Duisburg Anklage wirft Schützen (44) Mord vor

Duisburg · Mit Mietstreitigkeiten beschäftigen sich bei der Justiz üblicherweise Rechtsanwälte und Zivilgerichte. In dem Fall, mit dem sich seit gestern eine Schwurgerichtskammer des Landgerichts am König-Heinrich-Platz befassen muss, ist das anders: Die Auseinandersetzungen des 44-jährigen Mieters einer türkischen Bäckerei in Bruckhausen mit seinem Vermieter endeten am 26. Juni 2014 tödlich. Mit drei Schüssen in den Kopf soll der Angeklagte den 41-Jährigen auf der Warbruckstraße regelrecht hingerichtet haben. Die Anklage geht von Mord und versuchtem Totschlag aus.

 Mit gesenktem Kopf wartete der Angeklagte gestern im Schwurgerichtssaal auf den Prozessbeginn.

Mit gesenktem Kopf wartete der Angeklagte gestern im Schwurgerichtssaal auf den Prozessbeginn.

Foto: dpa

Aus Habgier, weil er seine Mietschulden los werden wollte, habe der Angeklagte heimtückisch durch die Seitenscheibe auf den im Auto sitzenden Vermieter geschossen, der völlig überrascht worden sei. Die Tat geschah vor den Augen der Frau und einer Tochter des Opfers, die hinten im Wagen saßen. Anschließend soll der Angeklagte auch auf den 37-jährigen Bruder des Getöteten geschossen, ihn aber verfehlt haben. Weiteres habe zuletzt eine Ladehemmung der Pistole verhindert, in der sich noch vier Schüsse befanden.

 Vor diesem Döner-Laden auf der Warbruckstraße ereignete sich die blutige Tat.

Vor diesem Döner-Laden auf der Warbruckstraße ereignete sich die blutige Tat.

Foto: Stephan Glagla

Der Angeklagte schwieg gestern zum eigentlichen Tatgeschehen. Dafür ließ er seine Verteidiger umfangreich die Vorgeschichte schildern.
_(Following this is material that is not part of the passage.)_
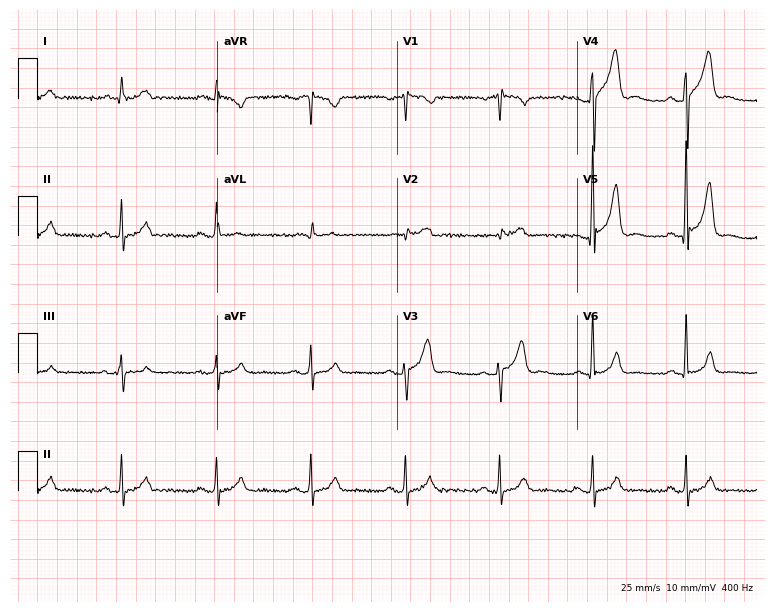
12-lead ECG (7.3-second recording at 400 Hz) from a 56-year-old male. Screened for six findings — first-degree AV block, right bundle branch block, left bundle branch block, sinus bradycardia, atrial fibrillation, sinus tachycardia — none is recorded.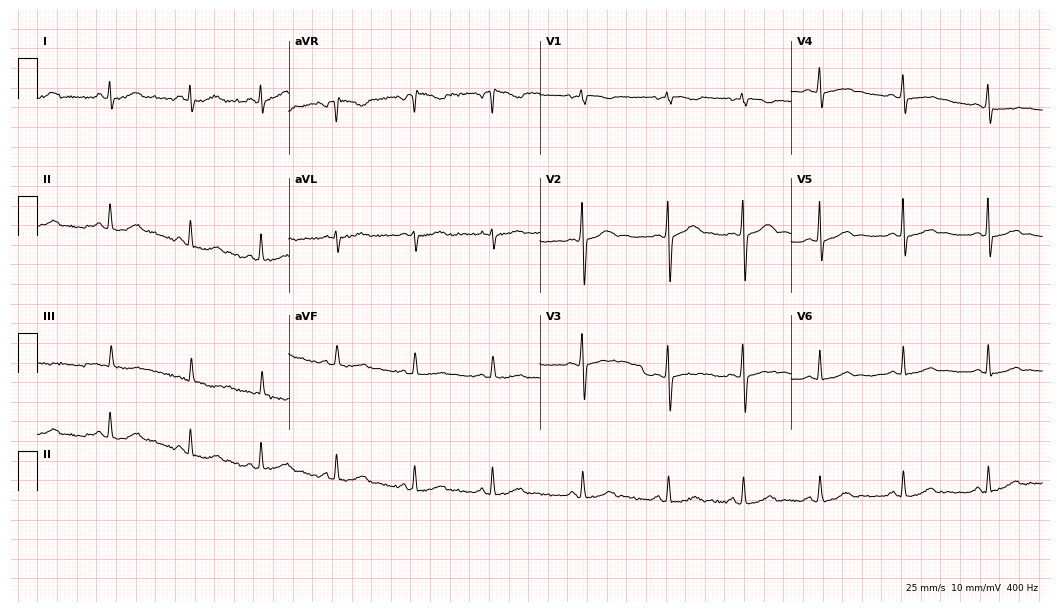
12-lead ECG from a female patient, 24 years old. Screened for six findings — first-degree AV block, right bundle branch block, left bundle branch block, sinus bradycardia, atrial fibrillation, sinus tachycardia — none is recorded.

In einer seltsamen Mischung aus Tatsachenvortrag und Beweisankündigungen im Stile eines sonst nur aus dem amerikanischen Prozessrecht bekannten Eröffnungsplädoyers sprach die Verteidigung von einer spontanen Tat, mit der sich Depressionen und Frust des Angeklagten entladen hätten. Der hätte Anfang 2013 die Bäckerei angemietet, seiner Familie beweisen wollen, dass er ein guter Geschäftsmann sei. Doch der Laden habe sich als Bruchbude erwiesen, in der kaum etwas funktionierte. Der Angeklagte, der den einwandfreien Zustand der Backstube gutgläubig per Unterschrift quittiert hatte, habe viel Zeit und Geld in die Renovierung gesteckt, was ihn aber nicht vor seiner Meinung nach ungerechtfertigten Geldforderungen des Vermieters bewahrt habe. Als der ihm das Wasser abstellte, habe er sich in seiner Existenz bedroht gesehen. Nach der Tat war der Angeklagte in ein Taxi gestiegen und hatte sich zur Polizei fahren lassen, wo er sich stellte.

"Er hatte die Pistole noch in der Hand", so der Taxifahrer (29) im Zeugenstand. "Ich hatte das Gefühl, er wollte seine Tat irgendwie rechtefertigen." Der Fahrgast habe sich zuletzt für die Mühe entschuldigt, die er gemacht habe, und auch das Zahlen nicht vergessen. Eingeplant sind acht weitere Verhandlungstage.